An actuator line method for performance prediction of HAWTs at urban flow conditions: A case study of rooftop wind turbines

Abstract

Blade-resolved numerical modeling of wind turbines at complex flow conditions are resource expensive due to large computational domains and extra-fine grid requirements. The Actuator Line Method (ALM) can significantly boost the simulation speed, providing acceptable accuracy and flow details. This study investigates the performance of NREL Phase VI wind turbine mounted over a high-rise building at nine different locations, providing practical illustrations of complicated flow situations.

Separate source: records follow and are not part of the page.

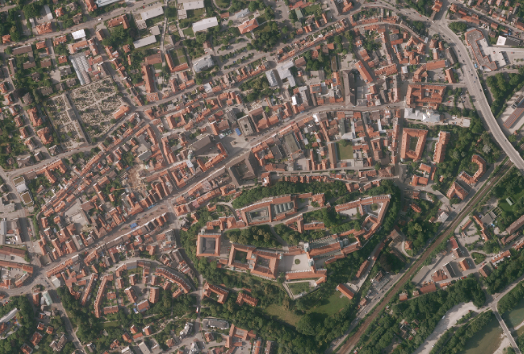 Luftaufnahme der Bayerischen Vermessungsverwaltung: Altstadt und Domberg in Freising, Landkreis Freising, Bayern.
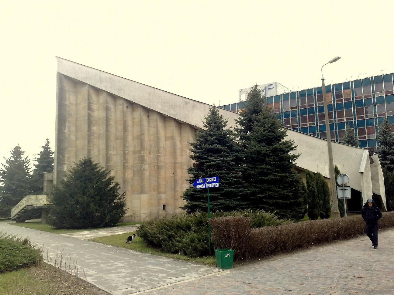 Aula, Akademia Wychowania Fizycznego w Krakowie
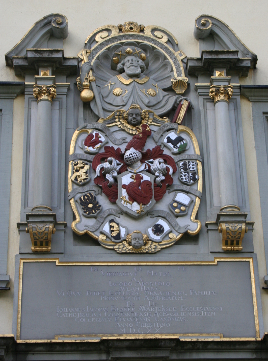 Portaldetail mit Darstellung des Hl. Jakobus am Gebäude des Landgerichts Konstanz in Konstanz
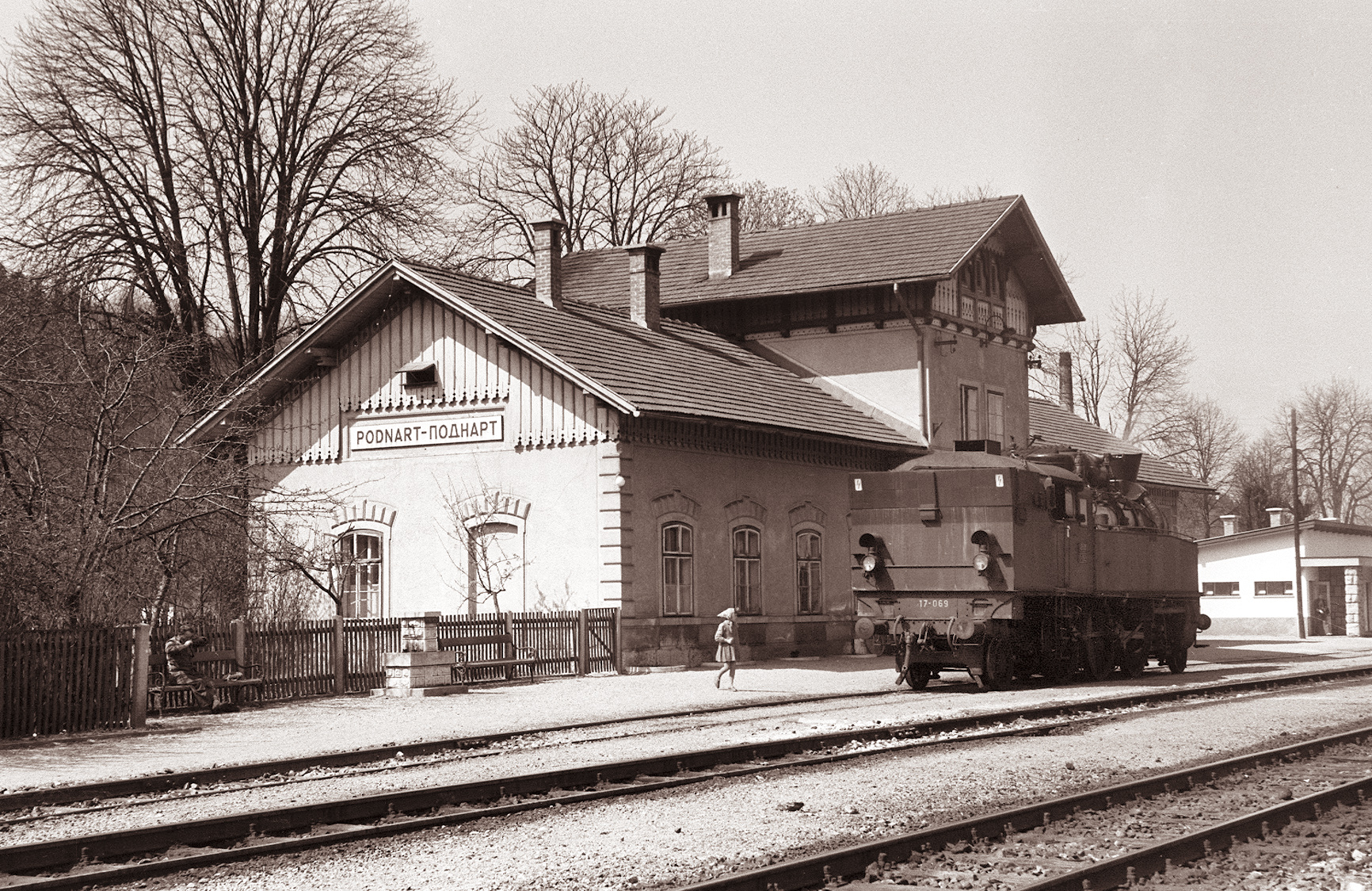 Železniška postaja v Podnartu na Gorenjskem
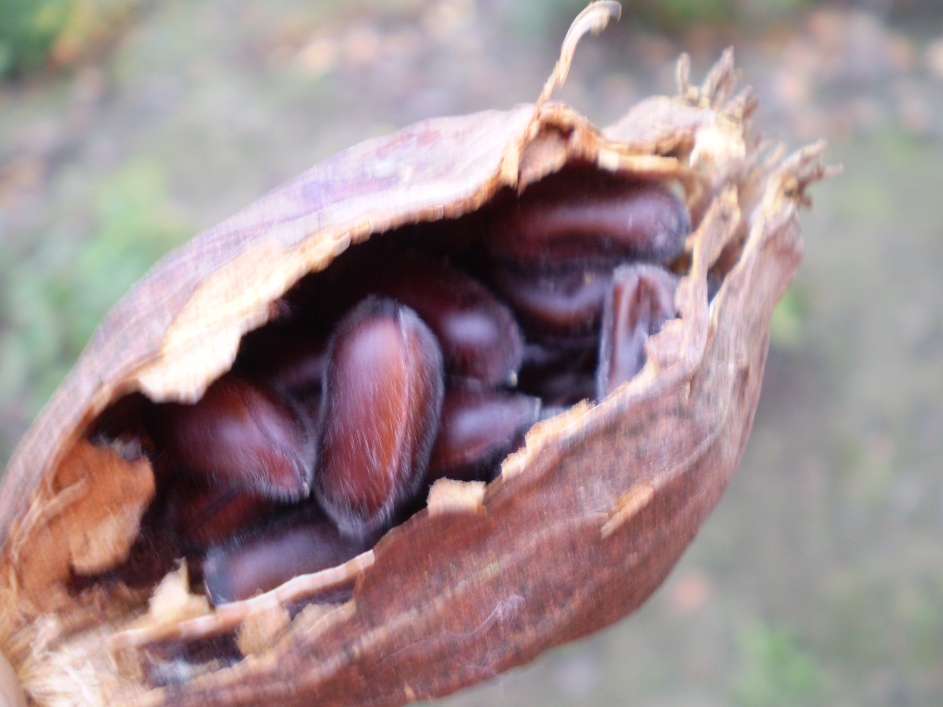 Calycanthus floridus meloenboompje/specerijstruikje

To demonstrate the superior capabilities of this method compared to the actuator disk model, two hub-heights are considered for mounting the wind turbine. Results showed that the power coefficient of the turbines with higher hub-height are close to the corresponding bare wind turbine. However, up to 52 % reduction was observed for the low hub-heights. Furthermore, variations of the bending moment experienced by the turbine's blade in a complete revolution are presented, which is a crucial factor affecting the fatigue life and structural stability of the wind turbine. Eventually, more in-depth discussions on the time-evolution of rotor performance at various locations are presented by illustrating the spanwise distributions of Angle-of-Attack histogram and its PSD diagram for the blade-1 of the wind turbine.